◆ Description of the task ◆
The records below need to come back exactly as they are, pictures omitted.

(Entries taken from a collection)
────────────────

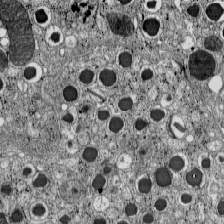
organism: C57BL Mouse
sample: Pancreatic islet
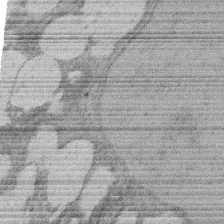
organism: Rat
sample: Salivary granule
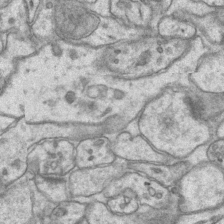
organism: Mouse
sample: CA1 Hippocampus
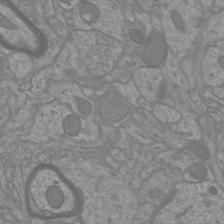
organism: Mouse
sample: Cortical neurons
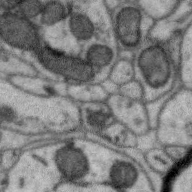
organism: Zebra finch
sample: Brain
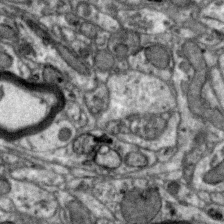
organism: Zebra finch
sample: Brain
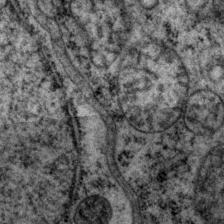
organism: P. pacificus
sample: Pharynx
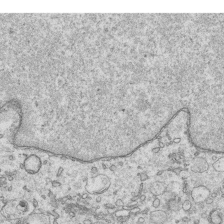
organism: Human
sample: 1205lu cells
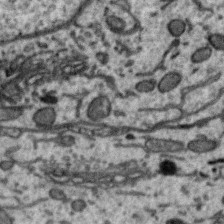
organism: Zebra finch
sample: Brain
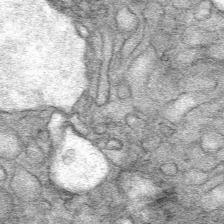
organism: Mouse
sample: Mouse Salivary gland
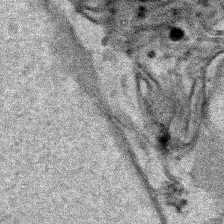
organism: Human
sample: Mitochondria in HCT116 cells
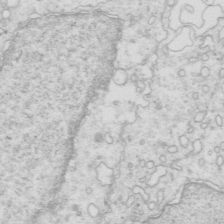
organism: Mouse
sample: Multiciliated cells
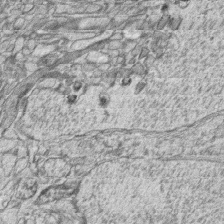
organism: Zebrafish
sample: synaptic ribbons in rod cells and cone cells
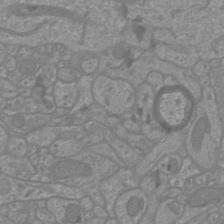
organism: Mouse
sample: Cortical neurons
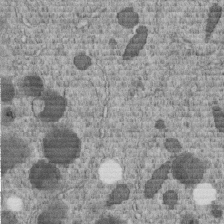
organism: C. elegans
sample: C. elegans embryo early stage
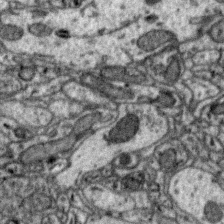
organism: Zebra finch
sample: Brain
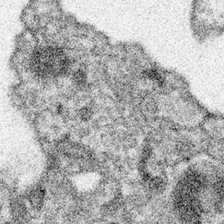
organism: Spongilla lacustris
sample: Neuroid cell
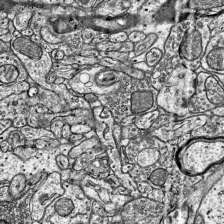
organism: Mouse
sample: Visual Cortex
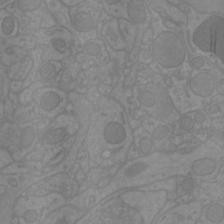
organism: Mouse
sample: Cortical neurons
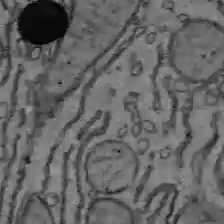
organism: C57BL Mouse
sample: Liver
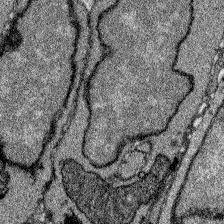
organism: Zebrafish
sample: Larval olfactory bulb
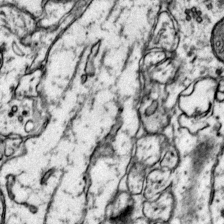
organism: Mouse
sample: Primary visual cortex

────────────────

◆ Answer area ◆
organism: C57BL Mouse
sample: Pancreatic islet
organism: Rat
sample: Salivary granule
organism: Mouse
sample: CA1 Hippocampus
organism: Mouse
sample: Cortical neurons
organism: Zebra finch
sample: Brain
organism: Zebra finch
sample: Brain
organism: P. pacificus
sample: Pharynx
organism: Human
sample: 1205lu cells
organism: Zebra finch
sample: Brain
organism: Mouse
sample: Mouse Salivary gland
organism: Human
sample: Mitochondria in HCT116 cells
organism: Mouse
sample: Multiciliated cells
organism: Zebrafish
sample: synaptic ribbons in rod cells and cone cells
organism: Mouse
sample: Cortical neurons
organism: C. elegans
sample: C. elegans embryo early stage
organism: Zebra finch
sample: Brain
organism: Spongilla lacustris
sample: Neuroid cell
organism: Mouse
sample: Visual Cortex
organism: Mouse
sample: Cortical neurons
organism: C57BL Mouse
sample: Liver
organism: Zebrafish
sample: Larval olfactory bulb
organism: Mouse
sample: Primary visual cortex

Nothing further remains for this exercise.